■ Task item: Would you transcribe each entry precisely as it stands, setting aside any images?

Entries supplied Block Start

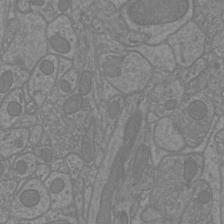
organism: Mouse
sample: Cortical neurons
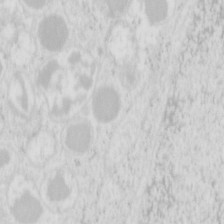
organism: Mouse
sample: Pancreas
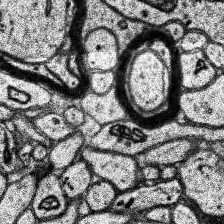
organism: Human
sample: Temporal Lobe
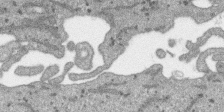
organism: Human
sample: Lung epithelial cells infected with SARS-CoV-2
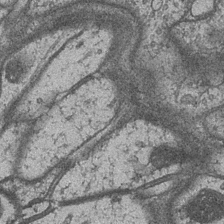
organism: Drosophila
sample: Optic medulla
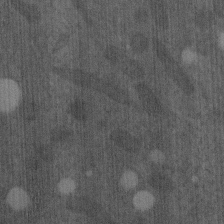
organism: C. elegans
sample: C. elegans embryo early stage
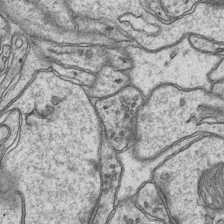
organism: Mouse
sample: CA1 Hippocampus
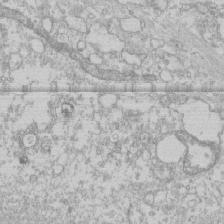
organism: Human
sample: CRL-1474
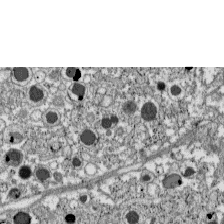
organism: C57BL Mouse
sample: Pancreatic islet
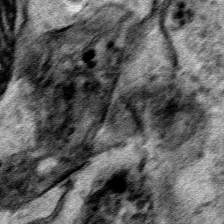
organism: Human
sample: Mitochondria in HCT116 cells
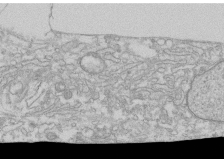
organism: Human
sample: CRL-1474
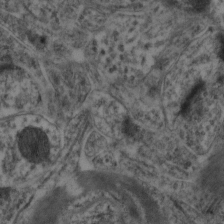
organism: Mouse
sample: Neocortex
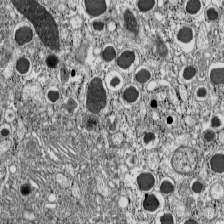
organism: C57BL Mouse
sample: Pancreatic islet
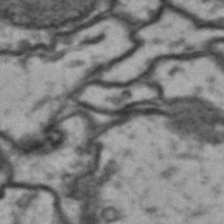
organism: Drosophila
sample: Brain
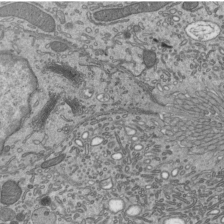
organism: Mouse
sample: Mouse epididymis efferent ductule cilia
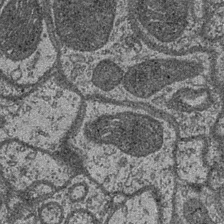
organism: Drosophila
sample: Optic medulla
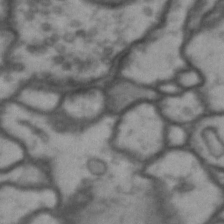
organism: Drosophila
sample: Brain
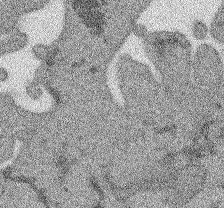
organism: Human
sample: HeLa cells
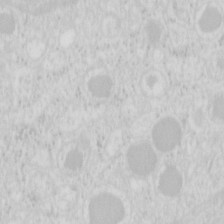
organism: Mouse
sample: Pancreas
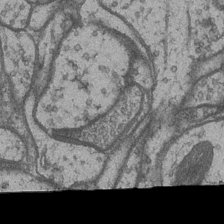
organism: Drosophila
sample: Optic medulla
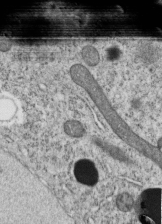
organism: C. elegans
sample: C. elegans embryo early stage
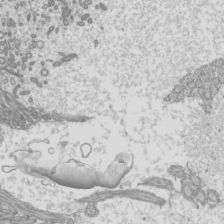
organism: Mouse
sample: Cilia; mouse epididymis
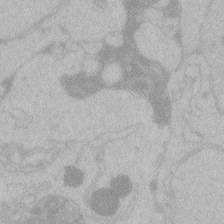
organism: Zebrafish
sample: Macrophage infected with Toxoplasma gondii
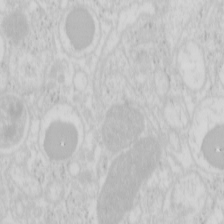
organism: Mouse
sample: Pancreas
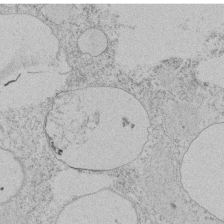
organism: Tetrahymena
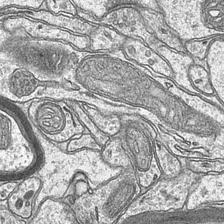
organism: Mouse
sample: CA1 Hippocampus
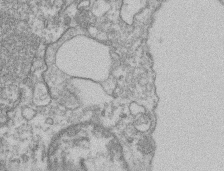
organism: Mouse
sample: T cell stromal cell synapse
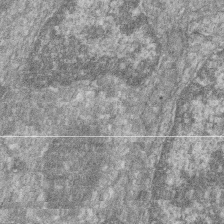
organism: Zebrafish
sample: Cilia; retinal pigment epithelium
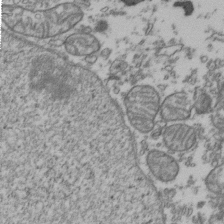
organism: Human
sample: Activated Jurkat CD4+ T cells
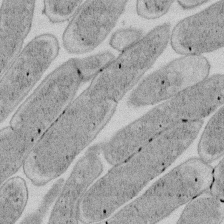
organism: E. coli
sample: Bacterial nucleoid
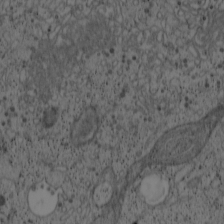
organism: African green monkey
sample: COS-7 cells
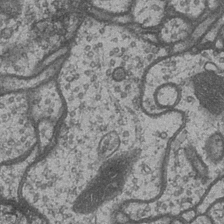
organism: Drosophila
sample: Optic medulla
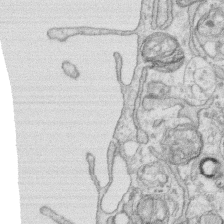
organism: Human
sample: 1205lu cells
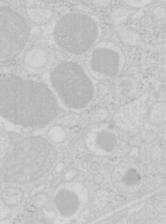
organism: Mouse
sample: Pancreas
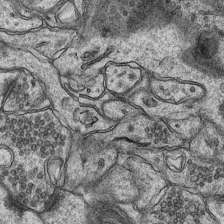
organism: Mouse
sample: CA1 Hippocampus
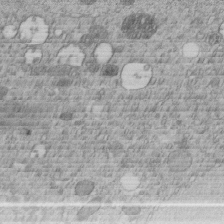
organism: C. elegans
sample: C. elegans embryo early stage
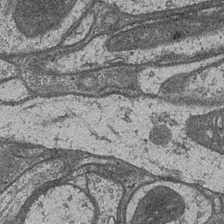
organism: Drosophila
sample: Optic medulla
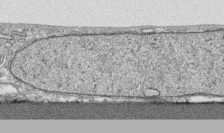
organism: Human
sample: CRL-1474
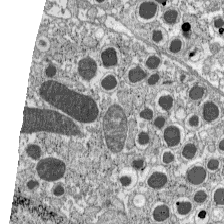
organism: C57BL Mouse
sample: Pancreatic islet
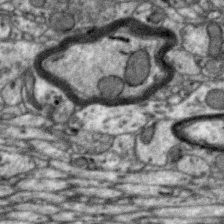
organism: Zebra finch
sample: Brain
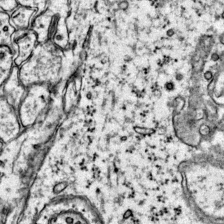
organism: Mouse
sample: Primary visual cortex
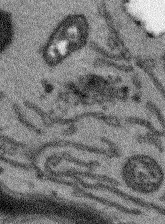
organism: Arabidopsis thaliana
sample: Root tip
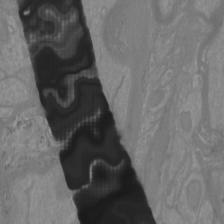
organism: Mouse
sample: Cortical neurons
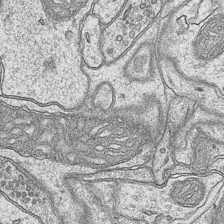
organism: Mouse
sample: CA1 Hippocampus
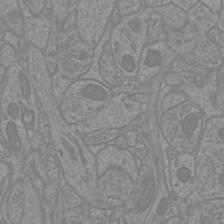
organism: Mouse
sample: Cortical neurons
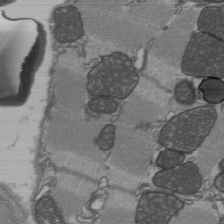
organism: C57BL Mouse
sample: Heart
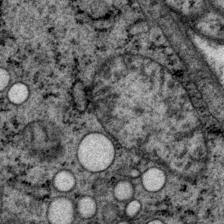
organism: P. pacificus
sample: Pharynx
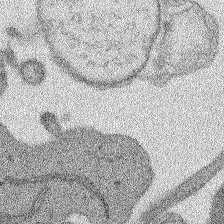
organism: Human
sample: HeLa cells
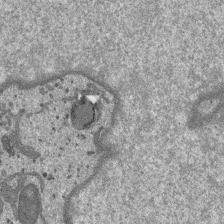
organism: Human
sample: Lung epithelial cells infected with SARS-CoV-2
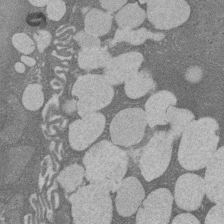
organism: Rat
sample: Salivary granule
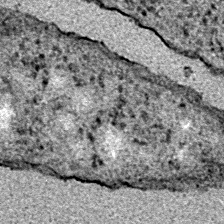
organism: E. coli
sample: E. Coli Bacteria
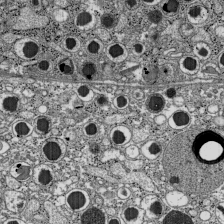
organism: C57BL Mouse
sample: Pancreatic islet
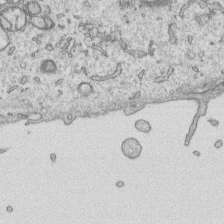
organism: Human
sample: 1205lu cells
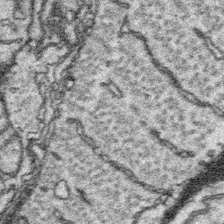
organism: Platynereis dumerilii
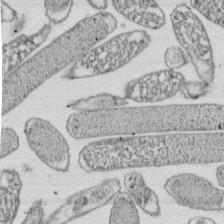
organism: E. coli
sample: Bacterial nucleoid
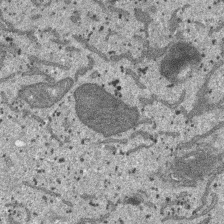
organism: Human
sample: Lung epithelial cells infected with SARS-CoV-2
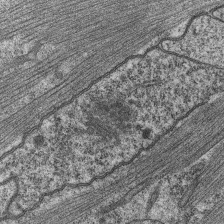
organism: C. elegans
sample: Pharynx
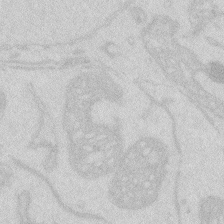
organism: Zebrafish
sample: Macrophage
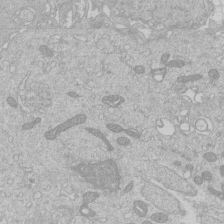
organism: Human
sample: Macrophage cells
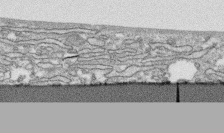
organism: Human
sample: CRL-1474
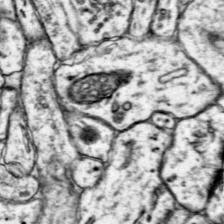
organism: Mouse
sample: Primary visual cortex
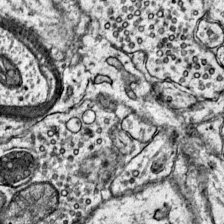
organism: Mouse
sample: Primary visual cortex
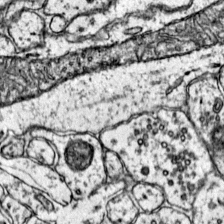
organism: Mouse
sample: Primary visual cortex
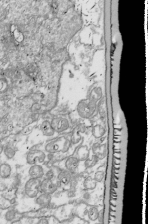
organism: Drosophila
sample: Cell division; meiosis; drosophila spermatocytes
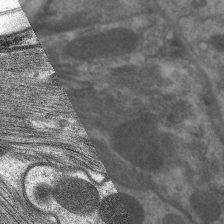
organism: C. elegans
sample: Pharynx
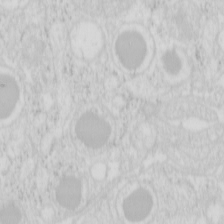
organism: Mouse
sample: Pancreas
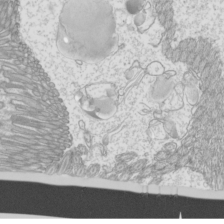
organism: Mouse
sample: Cilia; mouse epididymis
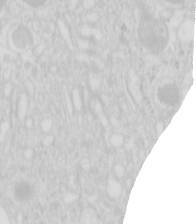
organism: Mouse
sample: Pancreas
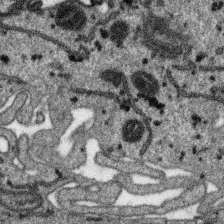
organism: Human
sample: Lung epithelial cells infected with SARS-CoV-2
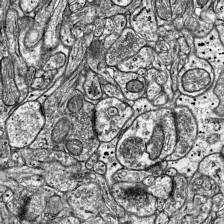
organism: Mouse
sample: Visual Cortex
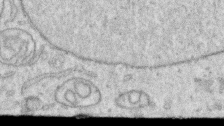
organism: Human
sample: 1205lu cells
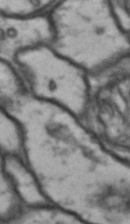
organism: Drosophila
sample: Brain
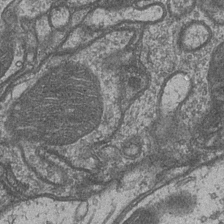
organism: Drosophila
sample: Optic medulla
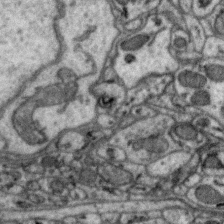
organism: Zebra finch
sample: Brain
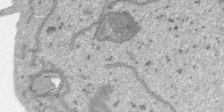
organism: Human
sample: Lung epithelial cells infected with SARS-CoV-2
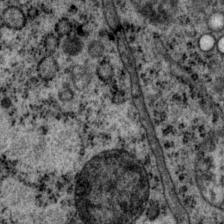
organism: P. pacificus
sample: Pharynx
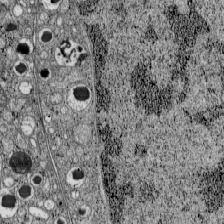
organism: C57BL Mouse
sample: Pancreatic islet
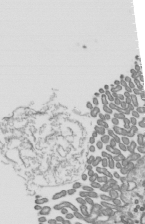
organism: Mouse
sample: Mouse epididymis efferent ductule cilia
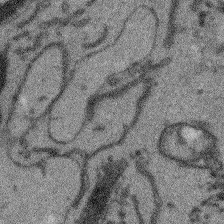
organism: Arabidopsis thaliana
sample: Root tip
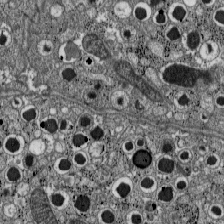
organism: C57BL Mouse
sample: Pancreatic islet
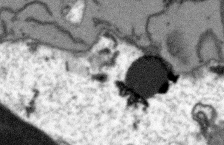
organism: Arabidopsis thaliana
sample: Root tip
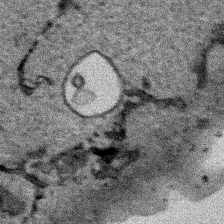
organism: Human
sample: Mitochondria in HCT116 cells
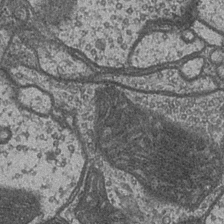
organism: Drosophila
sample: Optic medulla
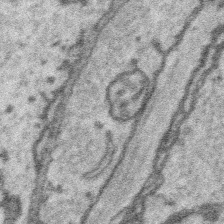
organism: Platynereis dumerilii
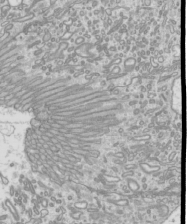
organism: Mouse
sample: Cilia; mouse epididymis
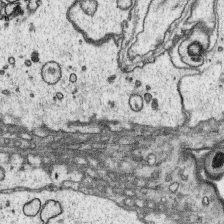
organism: Platynereis dumerilii
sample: Parapodia
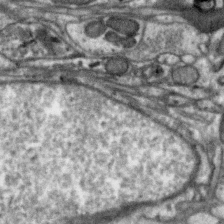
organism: Zebra finch
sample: Brain
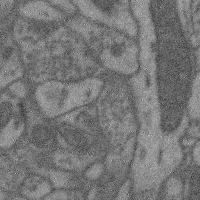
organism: Mouse
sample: Cerebral cortex
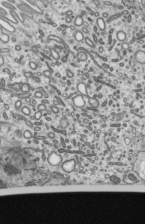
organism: Mouse
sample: Mouse epididymis efferent ductule cilia
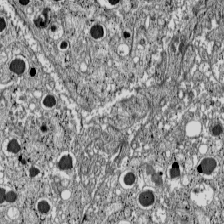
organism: C57BL Mouse
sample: Pancreatic islet
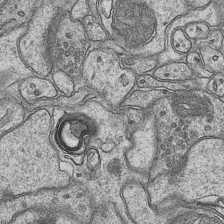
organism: Mouse
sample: CA1 Hippocampus
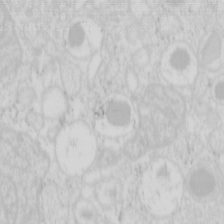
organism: Mouse
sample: Pancreas
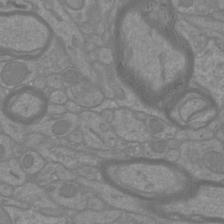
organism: Mouse
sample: Cortical neurons
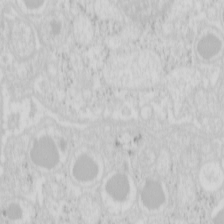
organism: Mouse
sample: Pancreas
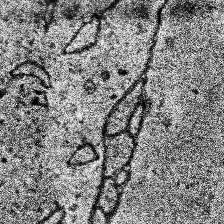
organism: Human
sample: Temporal Lobe
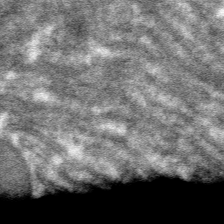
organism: Mouse
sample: Mouse hepatocytes
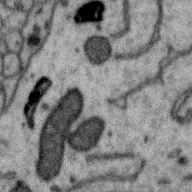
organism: Zebra finch
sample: Brain
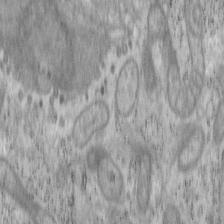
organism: Human
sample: HeLa cells
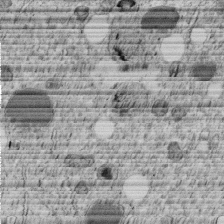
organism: C. elegans
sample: C. elegans embryo early stage
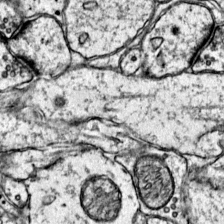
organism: Mouse
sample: Primary visual cortex
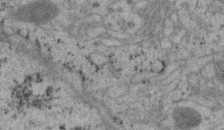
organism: Human
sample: HeLa cells
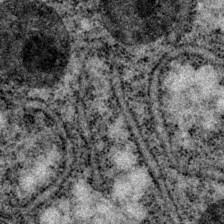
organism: P. pacificus
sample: Pharynx
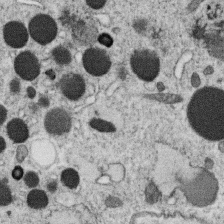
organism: C. elegans
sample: C. elegans oocyte; sperm cells
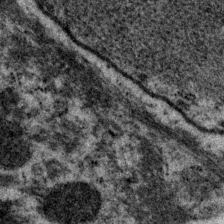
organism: P. pacificus
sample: Pharynx
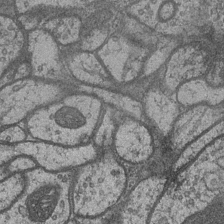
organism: Drosophila
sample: Optic medulla
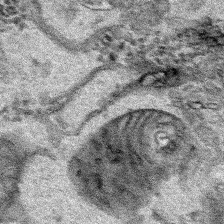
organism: Human
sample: Mitochondria in HCT116 cells
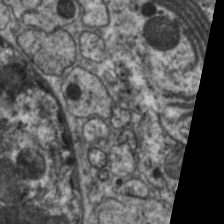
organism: C. elegans
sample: Pharynx
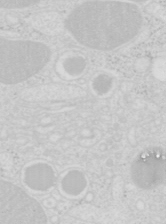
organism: Mouse
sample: Pancreas
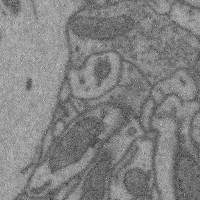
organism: Mouse
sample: Cerebral cortex
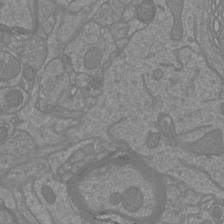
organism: Mouse
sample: Cortical neurons
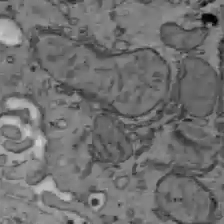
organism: C57BL Mouse
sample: Liver
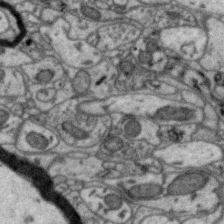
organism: Zebra finch
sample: Brain
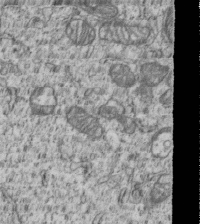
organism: Human
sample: MDA-MB-231 cells
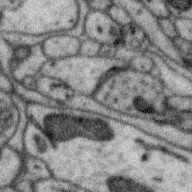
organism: Zebra finch
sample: Brain
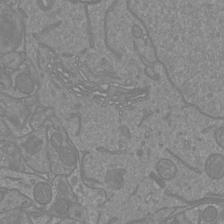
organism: Mouse
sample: Cortical neurons
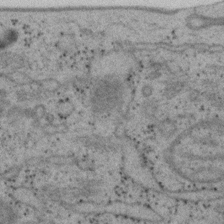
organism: Human
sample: HeLa cells
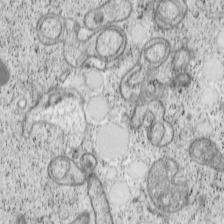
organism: African green monkey
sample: COS-7 cells
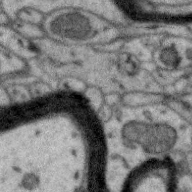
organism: Zebra finch
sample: Brain
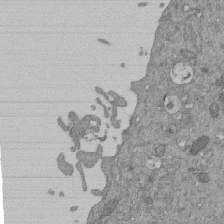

Entries supplied Block End

■ Your solution:
organism: Mouse
sample: Cortical neurons
organism: Mouse
sample: Pancreas
organism: Human
sample: Temporal Lobe
organism: Human
sample: Lung epithelial cells infected with SARS-CoV-2
organism: Drosophila
sample: Optic medulla
organism: C. elegans
sample: C. elegans embryo early stage
organism: Mouse
sample: CA1 Hippocampus
organism: Human
sample: CRL-1474
organism: C57BL Mouse
sample: Pancreatic islet
organism: Human
sample: Mitochondria in HCT116 cells
organism: Human
sample: CRL-1474
organism: Mouse
sample: Neocortex
organism: C57BL Mouse
sample: Pancreatic islet
organism: Drosophila
sample: Brain
organism: Mouse
sample: Mouse epididymis efferent ductule cilia
organism: Drosophila
sample: Optic medulla
organism: Drosophila
sample: Brain
organism: Human
sample: HeLa cells
organism: Mouse
sample: Pancreas
organism: Drosophila
sample: Optic medulla
organism: C. elegans
sample: C. elegans embryo early stage
organism: Mouse
sample: Cilia; mouse epididymis
organism: Zebrafish
sample: Macrophage infected with Toxoplasma gondii
organism: Mouse
sample: Pancreas
organism: Tetrahymena
organism: Mouse
sample: CA1 Hippocampus
organism: Mouse
sample: T cell stromal cell synapse
organism: Zebrafish
sample: Cilia; retinal pigment epithelium
organism: Human
sample: Activated Jurkat CD4+ T cells
organism: E. coli
sample: Bacterial nucleoid
organism: African green monkey
sample: COS-7 cells
organism: Drosophila
sample: Optic medulla
organism: Human
sample: 1205lu cells
organism: Mouse
sample: Pancreas
organism: Mouse
sample: CA1 Hippocampus
organism: C. elegans
sample: C. elegans embryo early stage
organism: Drosophila
sample: Optic medulla
organism: Human
sample: CRL-1474
organism: C57BL Mouse
sample: Pancreatic islet
organism: Zebra finch
sample: Brain
organism: Mouse
sample: Primary visual cortex
organism: Arabidopsis thaliana
sample: Root tip
organism: Mouse
sample: Cortical neurons
organism: Mouse
sample: CA1 Hippocampus
organism: Mouse
sample: Cortical neurons
organism: C57BL Mouse
sample: Heart
organism: P. pacificus
sample: Pharynx
organism: Human
sample: HeLa cells
organism: Human
sample: Lung epithelial cells infected with SARS-CoV-2
organism: Rat
sample: Salivary granule
organism: E. coli
sample: E. Coli Bacteria
organism: C57BL Mouse
sample: Pancreatic islet
organism: Human
sample: 1205lu cells
organism: Platynereis dumerilii
organism: E. coli
sample: Bacterial nucleoid
organism: Human
sample: Lung epithelial cells infected with SARS-CoV-2
organism: C. elegans
sample: Pharynx
organism: Zebrafish
sample: Macrophage
organism: Human
sample: Macrophage cells
organism: Human
sample: CRL-1474
organism: Mouse
sample: Primary visual cortex
organism: Mouse
sample: Primary visual cortex
organism: Mouse
sample: Primary visual cortex
organism: Drosophila
sample: Cell division; meiosis; drosophila spermatocytes
organism: C. elegans
sample: Pharynx
organism: Mouse
sample: Pancreas
organism: Mouse
sample: Cilia; mouse epididymis
organism: Mouse
sample: Pancreas
organism: Human
sample: Lung epithelial cells infected with SARS-CoV-2
organism: Mouse
sample: Visual Cortex
organism: Human
sample: 1205lu cells
organism: Drosophila
sample: Brain
organism: Drosophila
sample: Optic medulla
organism: Zebra finch
sample: Brain
organism: Human
sample: Lung epithelial cells infected with SARS-CoV-2
organism: P. pacificus
sample: Pharynx
organism: C57BL Mouse
sample: Pancreatic islet
organism: Mouse
sample: Mouse epididymis efferent ductule cilia
organism: Arabidopsis thaliana
sample: Root tip
organism: C57BL Mouse
sample: Pancreatic islet
organism: Arabidopsis thaliana
sample: Root tip
organism: Human
sample: Mitochondria in HCT116 cells
organism: Drosophila
sample: Optic medulla
organism: Platynereis dumerilii
organism: Mouse
sample: Cilia; mouse epididymis
organism: Platynereis dumerilii
sample: Parapodia
organism: Zebra finch
sample: Brain
organism: Mouse
sample: Cerebral cortex
organism: Mouse
sample: Mouse epididymis efferent ductule cilia
organism: C57BL Mouse
sample: Pancreatic islet
organism: Mouse
sample: CA1 Hippocampus
organism: Mouse
sample: Pancreas
organism: Mouse
sample: Cortical neurons
organism: Mouse
sample: Pancreas
organism: Human
sample: Temporal Lobe
organism: Mouse
sample: Mouse hepatocytes
organism: Zebra finch
sample: Brain
organism: Human
sample: HeLa cells
organism: C. elegans
sample: C. elegans embryo early stage
organism: Mouse
sample: Primary visual cortex
organism: Human
sample: HeLa cells
organism: P. pacificus
sample: Pharynx
organism: C. elegans
sample: C. elegans oocyte; sperm cells
organism: P. pacificus
sample: Pharynx
organism: Drosophila
sample: Optic medulla
organism: Human
sample: Mitochondria in HCT116 cells
organism: C. elegans
sample: Pharynx
organism: Mouse
sample: Pancreas
organism: Mouse
sample: Cerebral cortex
organism: Mouse
sample: Cortical neurons
organism: C57BL Mouse
sample: Liver
organism: Zebra finch
sample: Brain
organism: Human
sample: MDA-MB-231 cells
organism: Zebra finch
sample: Brain
organism: Mouse
sample: Cortical neurons
organism: Human
sample: HeLa cells
organism: African green monkey
sample: COS-7 cells
organism: Zebra finch
sample: Brain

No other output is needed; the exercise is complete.